Discover how we're providing tools to improve access to health care.
We're helping people survive cardiac arrest with an innovative emergency response effort.
As a nationally ranked heart and vascular center, we're among a few places in the country leading the way in cardiac arrest care. We're testing new ways to treat the condition, and we're getting results. More people are leaving the hospital to return to their loved ones, their work, and their lives.
Our new approach is called an ECPR (Extra-Corporeal Cardiopulmonary Resuscitation) alert.
Today, when a cardiac arrest victim's heart stops, if they're not inside a hospital, the chance of survival is less than 10 percent. The new ECPR alert is changing that.
"For people who are in ventricular fibrillation or refractory ventricular tachycardia, which are irregular heart rhythms that don't sustain life and resist being shocked back to normal, this can be the difference between life and death," says Dr. Ernest Mazzaferri Jr., medical director of Ohio State's Richard M. Ross Heart Hospital. "Typically, if they were unresponsive to shock, the patient would die, simply because we didn't have any further options that might save them. Now, under the right conditions, we do."
Our heart doctors work with Columbus Division of Fire on a carefully planned chain of events.
“Today, when a cardiac arrest victim’s heart stops, if they’re not inside a hospital, the chance of survival is less than 10 percent. The new ECPR (Extra-Corporeal Cardiopulmonary Resuscitation) alert is changing that.” Click to tweet this story
Here's how it works
- First responders follow their protocol for sudden cardiac arrest.
- If the deadly heart rhythm remains, they call an ECPR alert to Ohio State.
- Medics use a mechanical CPR device on the patient and head straight to the cardiac catheterization lab, where Ohio State's team is ready and waiting.
"Between the field and the cath lab, it's critical to have good CPR to keep blood and oxygen moving to the brain and essential organs," says Dr. Konstantinos Dean Boudoulas, director of interventional cardiology at Ohio State.

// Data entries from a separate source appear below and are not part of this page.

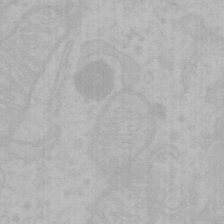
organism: Mouse
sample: Choroid plexus
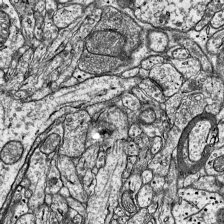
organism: Mouse
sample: Visual Cortex
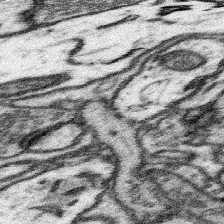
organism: Mouse
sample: Somatosensory cortex neuropil
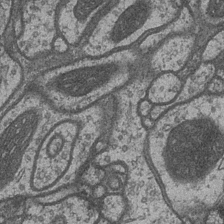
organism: Drosophila
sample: Optic medulla
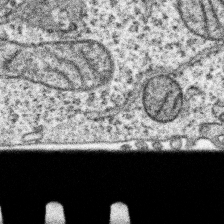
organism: Human
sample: HeLa cells
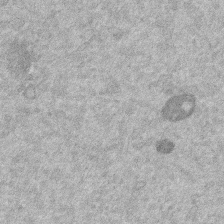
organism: Mouse
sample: Dividing mouse embryo 1 cell stage
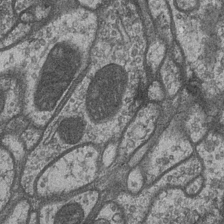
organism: Drosophila
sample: Optic medulla
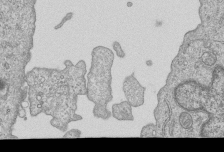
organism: Human
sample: MDA-MB-231 cells
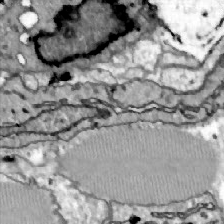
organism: Zebrafish
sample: Actinotrichia fibers
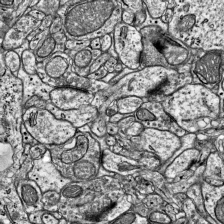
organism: Mouse
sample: Visual Cortex
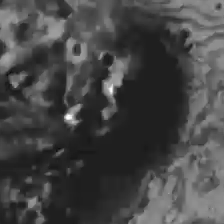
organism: C57BL Mouse
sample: Liver
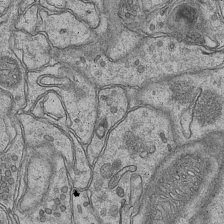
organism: Mouse
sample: CA1 Hippocampus
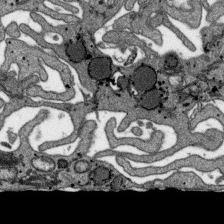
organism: Human
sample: Lung epithelial cells, uninfected (mock) control
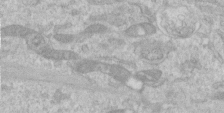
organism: Human
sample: Centriole in RPE cells
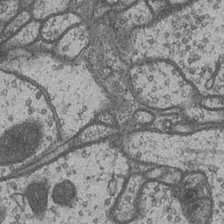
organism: Drosophila
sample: Optic medulla
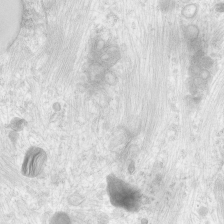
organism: Human
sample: Neocortex
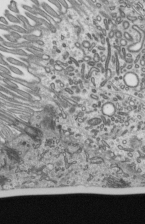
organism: Mouse
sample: Mouse epididymis efferent ductule cilia
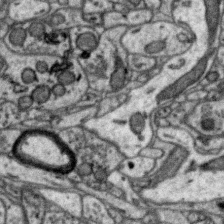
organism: Zebra finch
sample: Brain
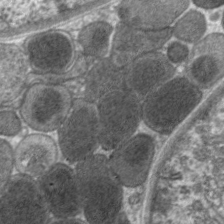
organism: C. elegans
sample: Pharynx
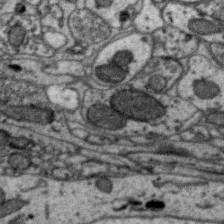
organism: Zebra finch
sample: Brain
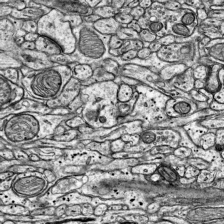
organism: Mouse
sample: Visual Cortex
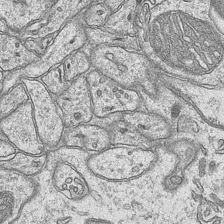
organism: Mouse
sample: CA1 Hippocampus
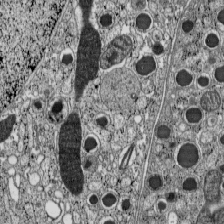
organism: C57BL Mouse
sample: Pancreatic islet
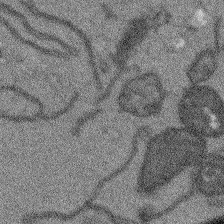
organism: Arabidopsis thaliana
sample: Root tip
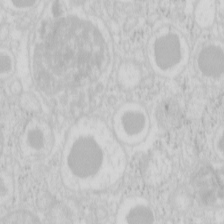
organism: Mouse
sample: Pancreas
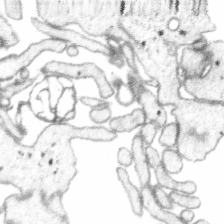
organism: Human
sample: HeLa cells
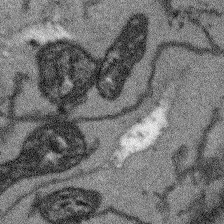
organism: Arabidopsis thaliana
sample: Root tip
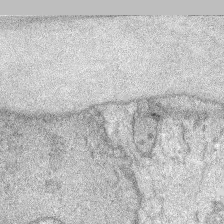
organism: Mouse
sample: Corneal nerves
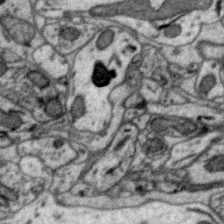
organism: Zebra finch
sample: Brain
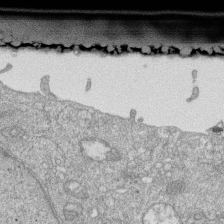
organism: Human
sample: HeLa cell HIV synapse
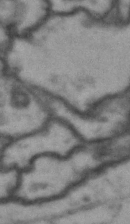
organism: Drosophila
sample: Brain
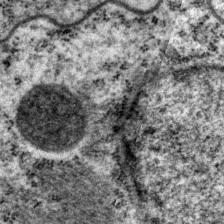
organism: P. pacificus
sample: Pharynx
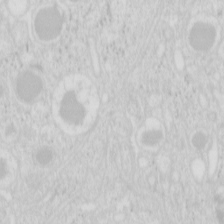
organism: Mouse
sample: Pancreas
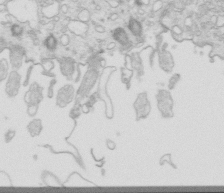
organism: Mouse
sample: Multiciliated cells
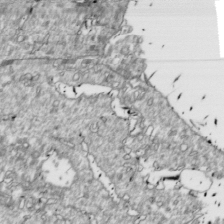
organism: Drosophila
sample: Cell division; meiosis; drosophila spermatocytes
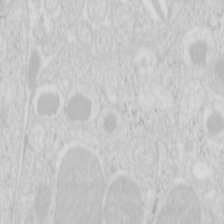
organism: Mouse
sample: Pancreas
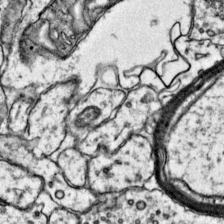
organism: Mouse
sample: Primary visual cortex

Doctors connect the patient to an external system that takes over for the heart and lungs. This seamless process from the field to the cath lab gives doctors a chance to fix what caused the cardiac arrest – a chance they didn't have before. "It's exciting, and very few programs are doing it," Boudoulas says.
Mark Bradford, 68, became the first ECPR alert patient in Columbus when he collapsed while on his morning walk. He woke up days later after treatment in the hospital.
"Without that protocol, I wouldn't be alive. I'm very fortunate that they were trained in it and used it," Bradford says.
Trailblazing results
So far, available data shows an increase in survival from under 10 percent to about 40 percent. We're still testing, but Ohio State doctors are already helping other hospitals launch their own ECPR alert programs. The benefits are far too important not to share.
Our hope is this treatment plan will eventually become widespread, allowing more people to survive cardiac arrest and get back to a meaningful life. A life they might never have had, but for this groundbreaking work.